Reporters call me all the time. It's a wonder that I can
get any work done.
Why, just last week, I was speaking to a reporter about an action recently initiated by current and former employees of
the FDA, alleging that the agency unlawfully monitored their private emails.
During our discussion, I mentioned another case -- this one called Stengart v. Loving Care Agency -- in which
the NJ Supreme Court held that an employee who emails her attorney from a
company computer may have a reasonable expectation of privacy in those emails
provided that the employee uses a password-protected web-based email account.
Ah, serendipity! The
following day, I read about another case decided last week in which the NJ
Superior Court reaffirmed that many employee emails are not private.
The case of Fazio
v. Temporary Excellence, Inc. is chock
full of tortured facts involving Vegas
bachelor parties, screwy real-estate deals, and 2nd-degree extortion.
Pish-posh. Let's focus on the part of the opinion that matters here:
The Court [in Stengart v. Loving Care Agency,
Inc.] concluded that the plaintiff "could reasonably expect that e-mails
she exchanged with her attorney on her personal, password-protected, web-based
e-mail account, accessed on a company laptop, would remain private" and,
consequently, that the privilege protected those e-mail messages.
It is true that TEI lacked an e-mail policy.

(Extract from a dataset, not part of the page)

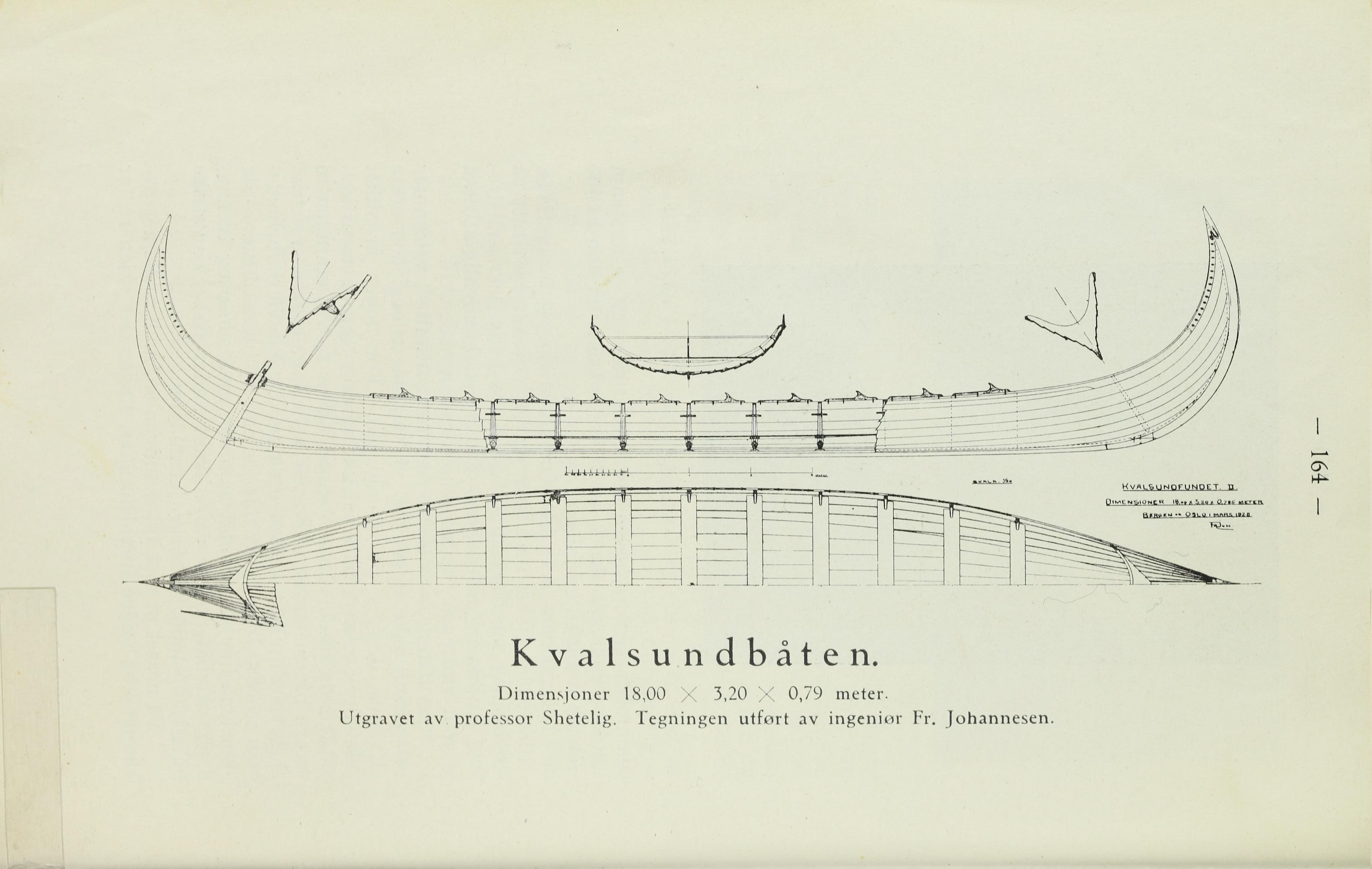 Illustrasjon hentet fra boken "Ålesund og Sunnmøre" av Knudsen, Einar og utgitt av Kjenn Ditt Land (Oslo, 1930)

However, unlike the employee in Stengart, plaintiff took no steps whatsoever to
shield the e-mails from his employer. Instead, he repeatedly sought legal
advice about the negotiation for the purchase of TEI using his employer's own
e-mail system on its own computer equipment, and did not password-protect those
communications. Under these circumstances, he had no reasonable subjective
expectation of privacy. Accordingly, the court ruled correctly with respect to
So Stengart proves to be the exception and
not the rule. The lesson for employers: Make sure to have a computer-use policy
confirming that employees should have no reasonable expectation of privacy when
using company computers or email. Notwithstanding, however, recognize that in
some states -- like NJ -- employees will have a reasonable expectation of
privacy in emails sent and received on web-based personal email accounts.